### What you are asked to do:
Write out the entries below exactly, but only from the line containing "Eines der Hamburger" through the line containing "Michèle-Alliot-Marie à l'Université", and without the pictures.

### Information shown:
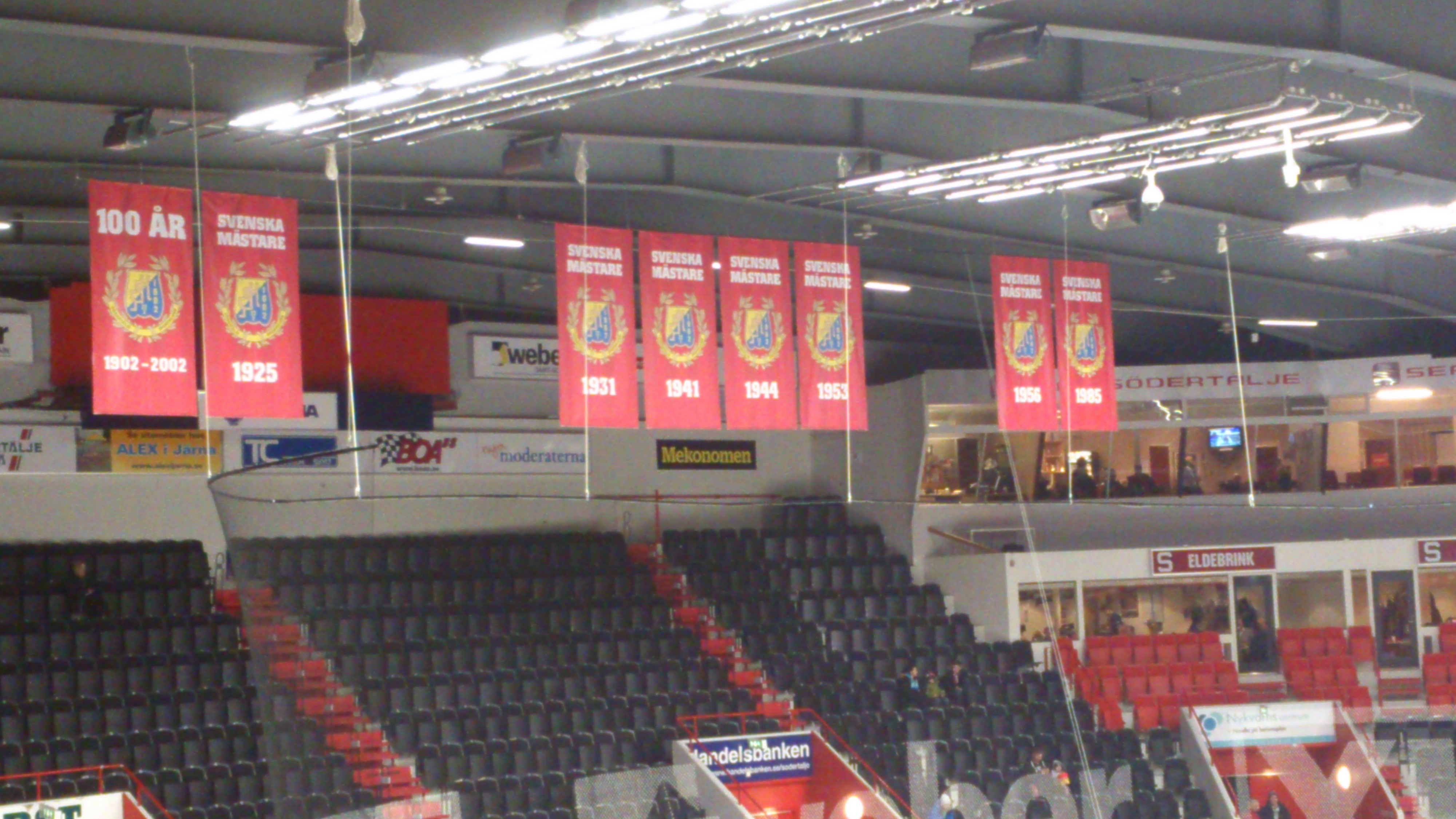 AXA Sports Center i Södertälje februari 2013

...

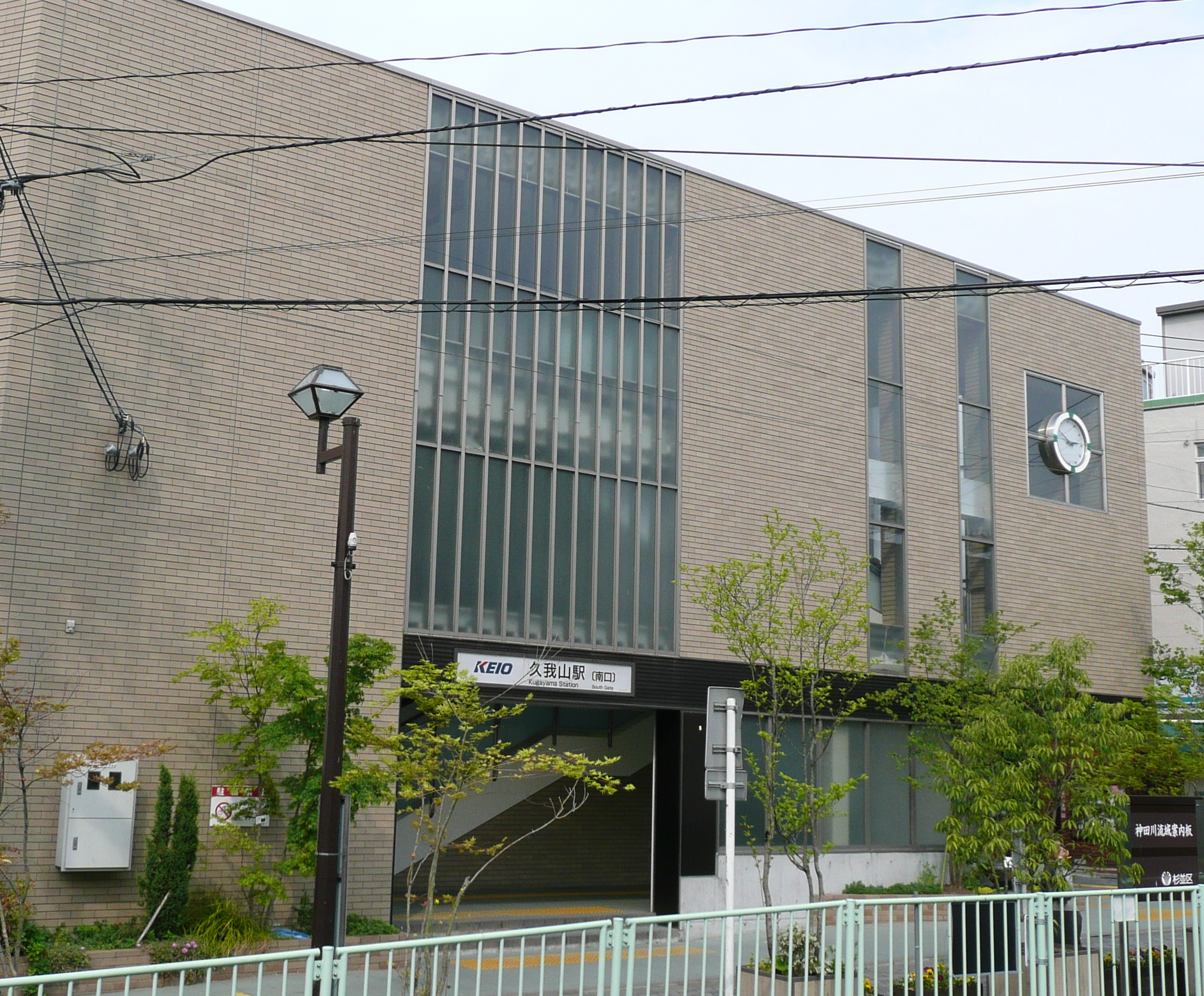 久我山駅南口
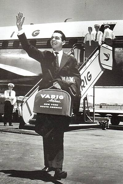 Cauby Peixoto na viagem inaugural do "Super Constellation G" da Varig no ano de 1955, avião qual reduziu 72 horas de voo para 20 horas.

---

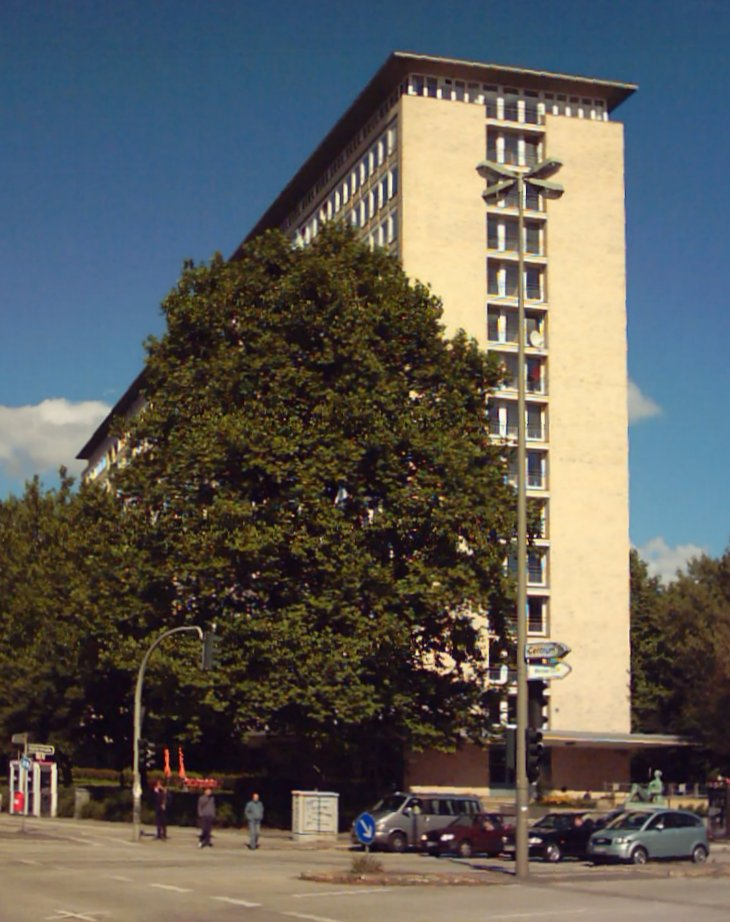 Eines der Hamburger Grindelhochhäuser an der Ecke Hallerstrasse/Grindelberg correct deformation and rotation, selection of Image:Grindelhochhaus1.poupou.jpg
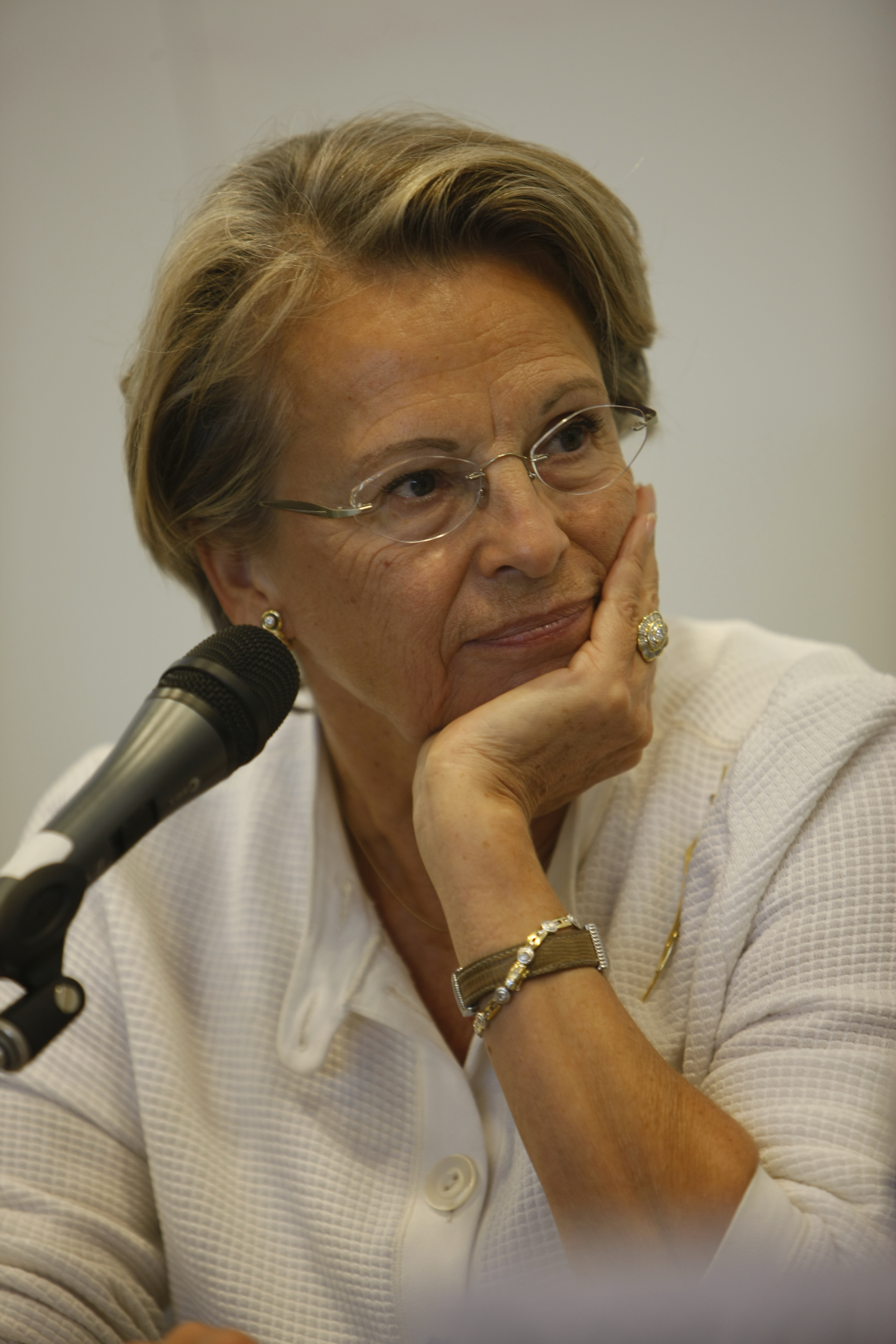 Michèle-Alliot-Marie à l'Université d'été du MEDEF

### Answer box:
 Eines der Hamburger Grindelhochhäuser an der Ecke Hallerstrasse/Grindelberg correct deformation and rotation, selection of Image:Grindelhochhaus1.poupou.jpg
 Michèle-Alliot-Marie à l'Université d'été du MEDEF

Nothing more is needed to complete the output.